- [Brief]: Find the line with "JR西日本 岡山気動車区" in the data below. Repeat it and every line after it up to the end, exactly, but drop the pictures.
==== Raw data
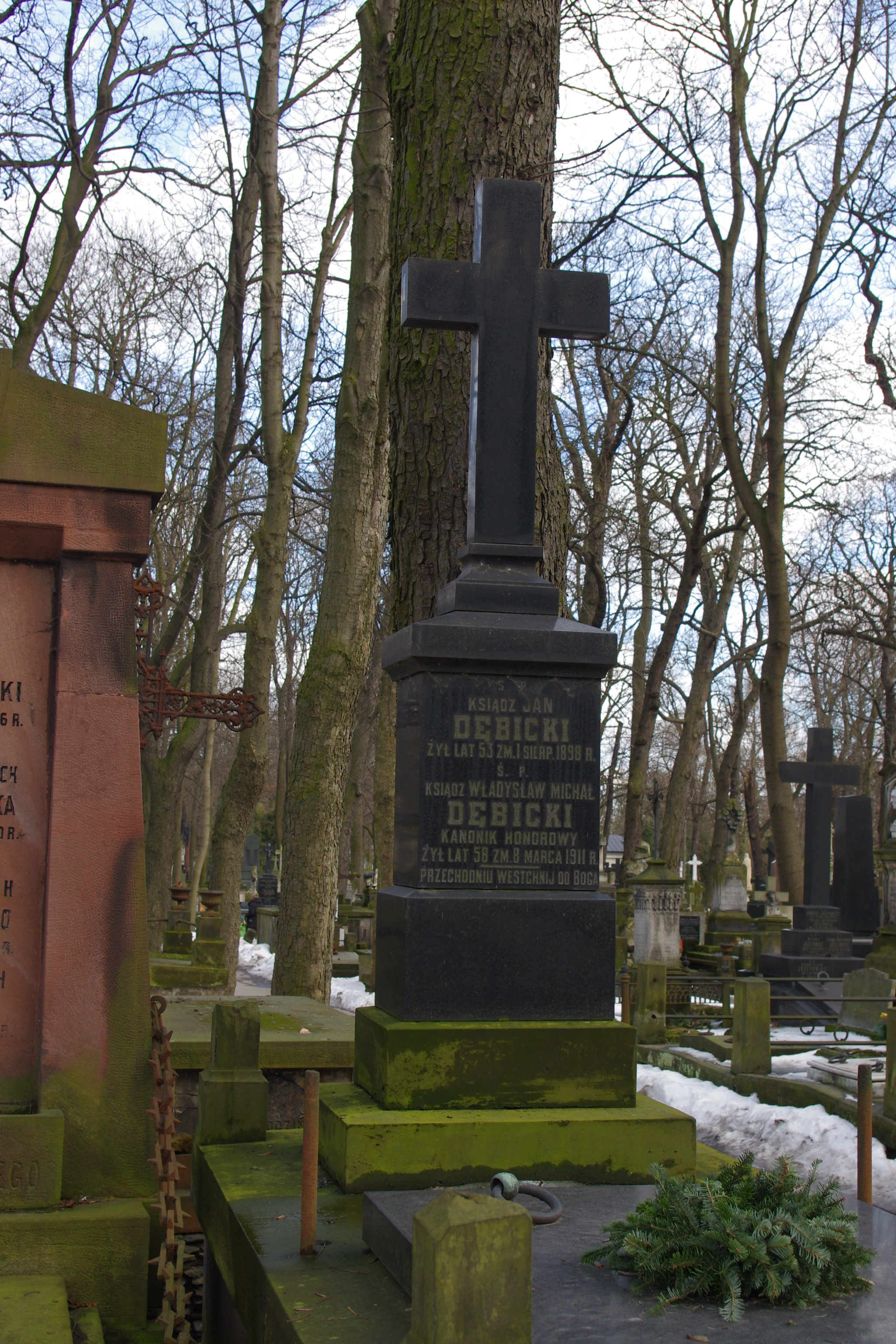 Grób ks. Jana Dębickiego (1845-1898) i ks. kanonika Władysława Michała Dębickiego (1853-1911) - filozofa i teologa na Cmentarzu Powązkowskim w Warszawie
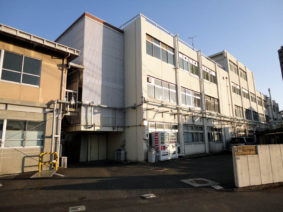 JR西日本 岡山気動車区
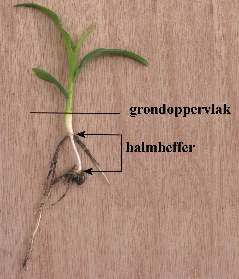 zelfgemaakte foto van kiemplant van mais
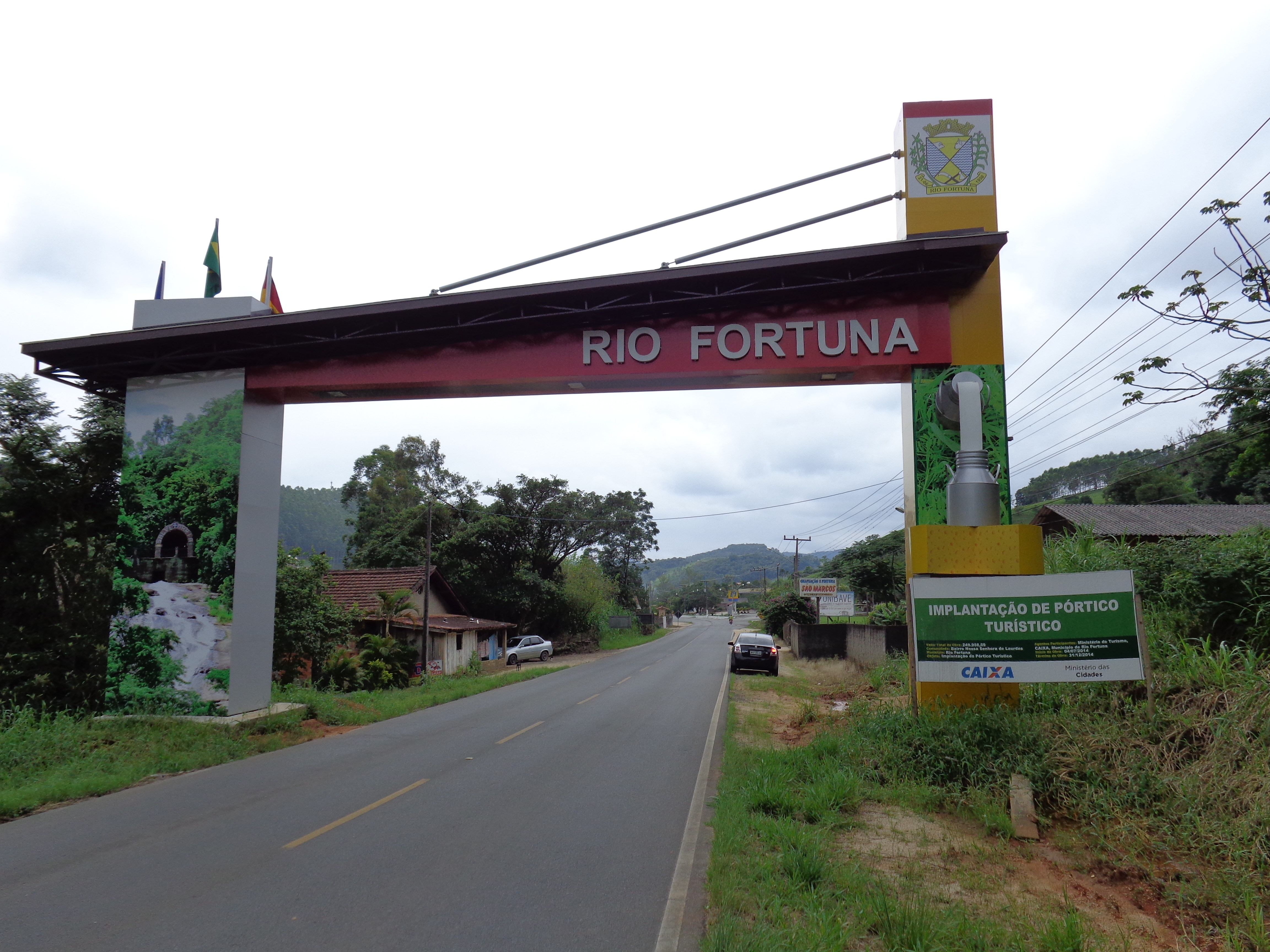 Pórtico de acesso a Rio Fortuna a partir de Braço do Norte
========
- [Response area]:
 JR西日本 岡山気動車区
 zelfgemaakte foto van kiemplant van mais
 Pórtico de acesso a Rio Fortuna a partir de Braço do Norte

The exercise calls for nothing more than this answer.